Additionally, the court held that the deduction would only be available for a maximum period of 10 years. In case the business carries out its substantial expansion in the 7th year, it would be entitled to claim a 100% deduction for the first five years, 25% (except for a company, which can claim 30%) in the 6th year and a 100% deduction again from the 7th year.

  • The same was held in Pr. CIT VS. Virgo Industries (2019) by the Punjab and Haryana High Court. In the case, the assessee claimed a 100% tax deduction in its 8th year of operations on the grounds of substantial expansion.

The Punjab and Haryana High Court accepted the assessee’s claim and held the deduction under Section 80-IC of the Indian Income Tax Act, 1961 at a rate of 100% instead of 25% for 8th year based on substantial expansion of the undertaking is legitimate and is not equivalent to false information submitted by the assessee with regards to the provisions of Section 271(1)(c) of the Income Tax Act.

  • In another case of PCIT vs. AarhamSoftronics (2019), the Supreme Court was asked to decide whether an assessee can claim a deduction of 100% from their profits for another five years after undertaking a substantial expansion, when it has already claimed a 100% deduction in the first five years of its business.

The Apex Court held that business was entitled to claim a 100% deduction if it carried out substantial expansion after five years of its initial assessment year. A startup will only be prevented from claiming a 100% deduction after five years and would be entitled to claim only 25% if it has no business activities, and its manufacturing unit is dormant.


Section 80-IC of the Indian Income Tax Act, 1961, was introduced as an effort to bring in more investors to invest in startups operating in the states of Himachal Pradesh, Uttarakhand, Sikkim, and the North-Eastern states, increase industrial operations and boost economic development in these regions.
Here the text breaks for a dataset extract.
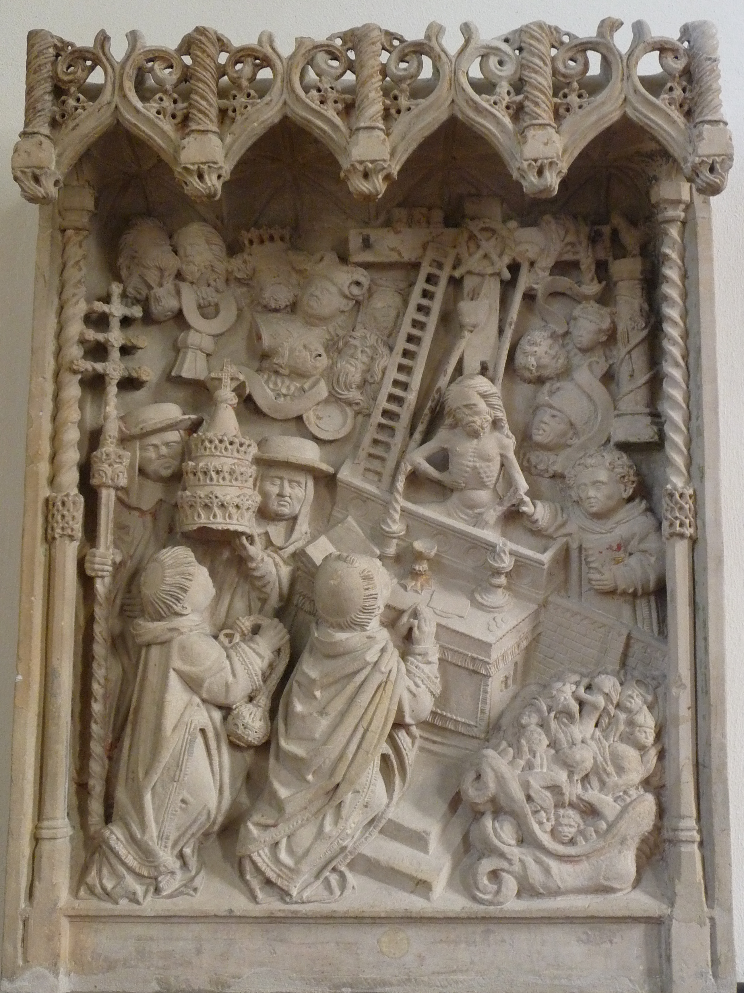 Sandsteinrelief der Gregoriusmesse aus dem Jahr 1500 in der katholischen Kirche St. Antonius in Gescher (Nordrhein-Westfalen, Deutschland)

Section 80-IC has enabled startups operating in these states to claim some tax relief during their initial years and allowed them to expand their operations without worrying about tax liabilities on the same while claiming a 100% tax exemption on the profits and gains earned during its first ten years of operation. Similar to numerous government initiatives and policies, Section 80-C is a progressive step that supports the Startup India Initiative fostered by the Government of India.